*YOUR TASK*.
Working through the data below, reproduce word for word the line with "Trofeo del tercer" and every line after it, both ends included, and omit the pictures.

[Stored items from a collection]
* * *
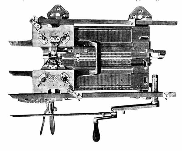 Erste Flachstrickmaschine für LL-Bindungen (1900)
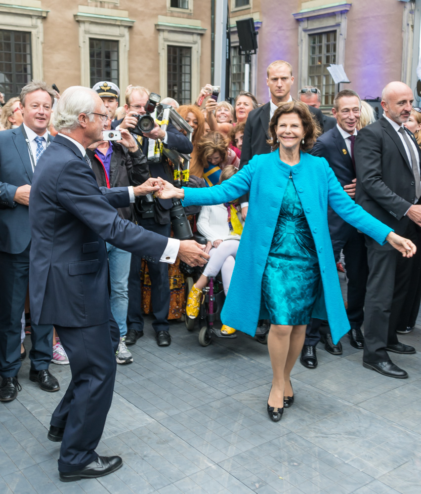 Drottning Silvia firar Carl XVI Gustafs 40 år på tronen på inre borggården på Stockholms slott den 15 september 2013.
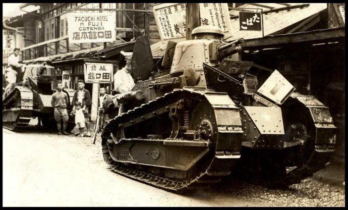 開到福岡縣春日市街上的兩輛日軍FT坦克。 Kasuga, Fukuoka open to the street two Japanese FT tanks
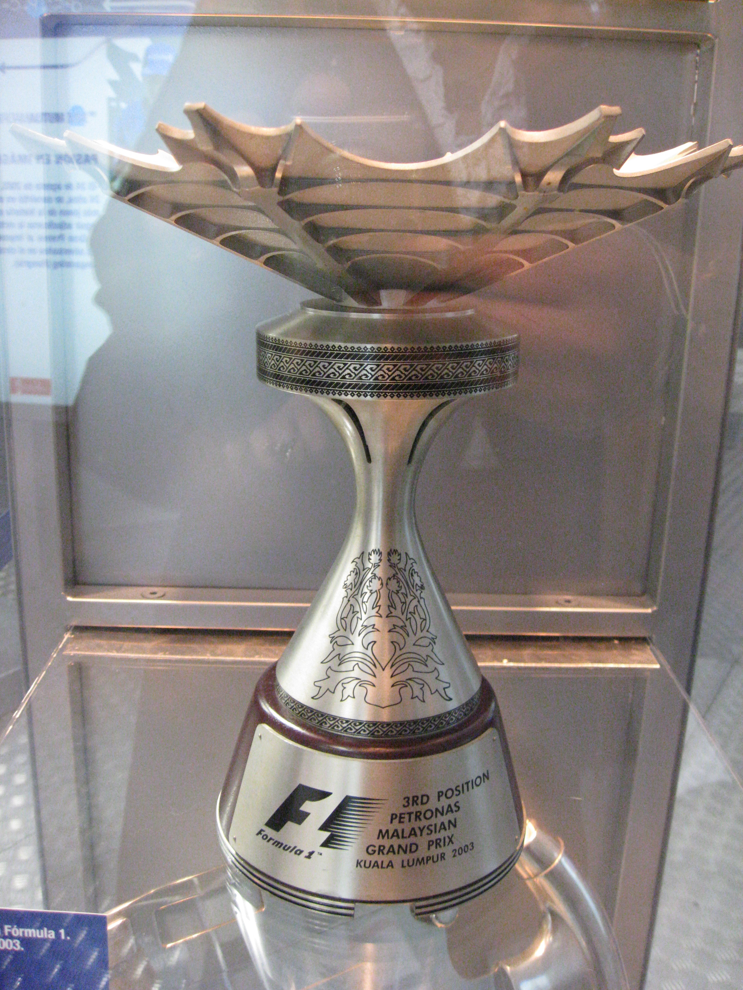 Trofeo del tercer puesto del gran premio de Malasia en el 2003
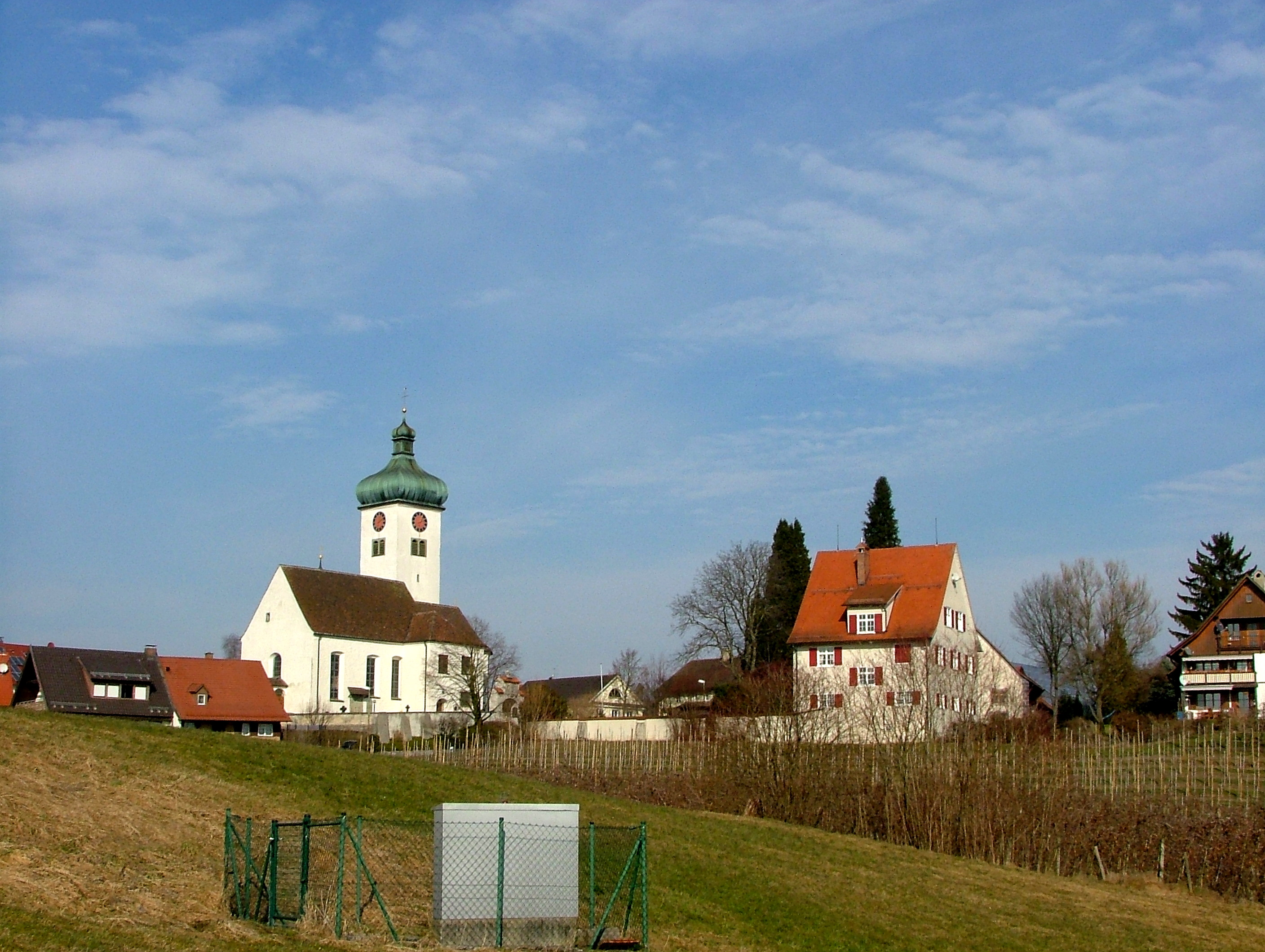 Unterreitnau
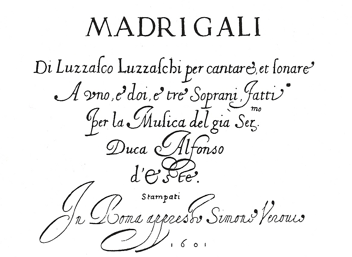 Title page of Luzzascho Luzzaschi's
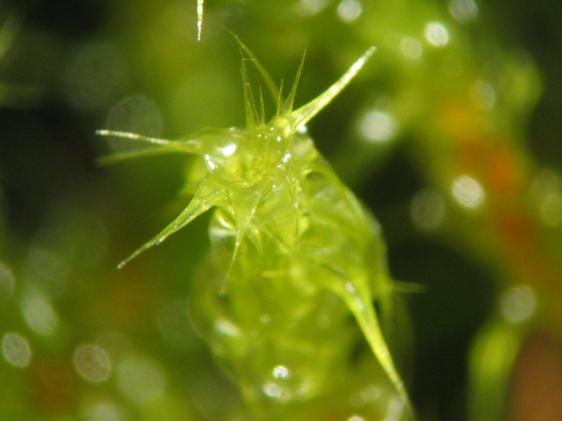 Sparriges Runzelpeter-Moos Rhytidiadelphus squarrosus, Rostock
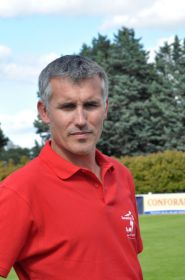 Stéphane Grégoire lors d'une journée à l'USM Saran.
* * *
*RESPONSE TO THIS EXERCISE*.
 Trofeo del tercer puesto del gran premio de Malasia en el 2003
 Unterreitnau
 Title page of Luzzascho Luzzaschi's
 Sparriges Runzelpeter-Moos Rhytidiadelphus squarrosus, Rostock
 Stéphane Grégoire lors d'une journée à l'USM Saran.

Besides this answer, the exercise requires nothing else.